No problem. Oregon, Colorado and Washington all have re-legalization intiatives on the ballot for November. If just ONE passes, it will cause the collapse of the shaky marijuana prohibition – nationwide!
So, call everyone you know who lives in one of those states and ask them to vote YES. Then, pick a state and send money to their movement. – Freedom is on the way!

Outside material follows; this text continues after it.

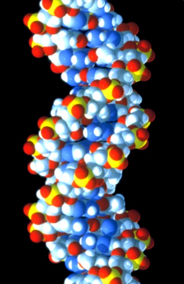 Molécule d'ADN (image Commons retravaillée)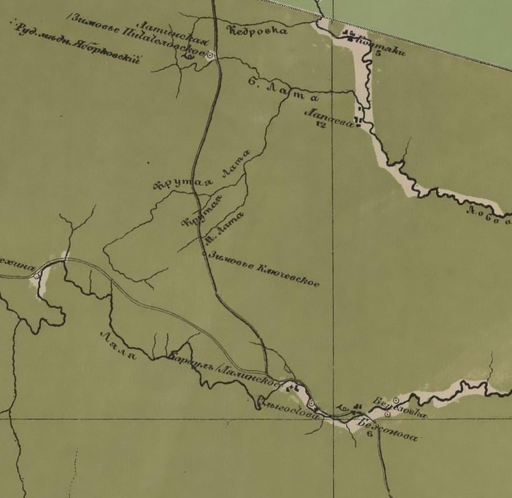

still stuck in the legal system for something thats supoose to be legal it got to be the most frustrating thing it like me aganst the state its lkke trying to win a speeding ticket there are no lawyer that specialize in mmj in Tucson and when you take into consideration that eveyone from some police public defenders and prosecutors are aganst it you might as well just start writting checks a pipe has costed me 10 grand and i have a mmj license police targeting people of low income lawyers arent stupid you think ther gonna go to bat for ya wrong ther loyality is to the courts not to a stoner and thats how they see us not as patients whatevr you do dont complain it makes it even worse all police got to do is get you in court and its over thank you to the police that dont lie on there reports and who honor the mmj license wheres normal when you need them
They broke the law and the arizona rules by dealing out the back door and they were allowed to reopen. Get caught red handed and get off scott free to do it again. Sell all the drugs you want because its just a slap on the wrist for open dealing.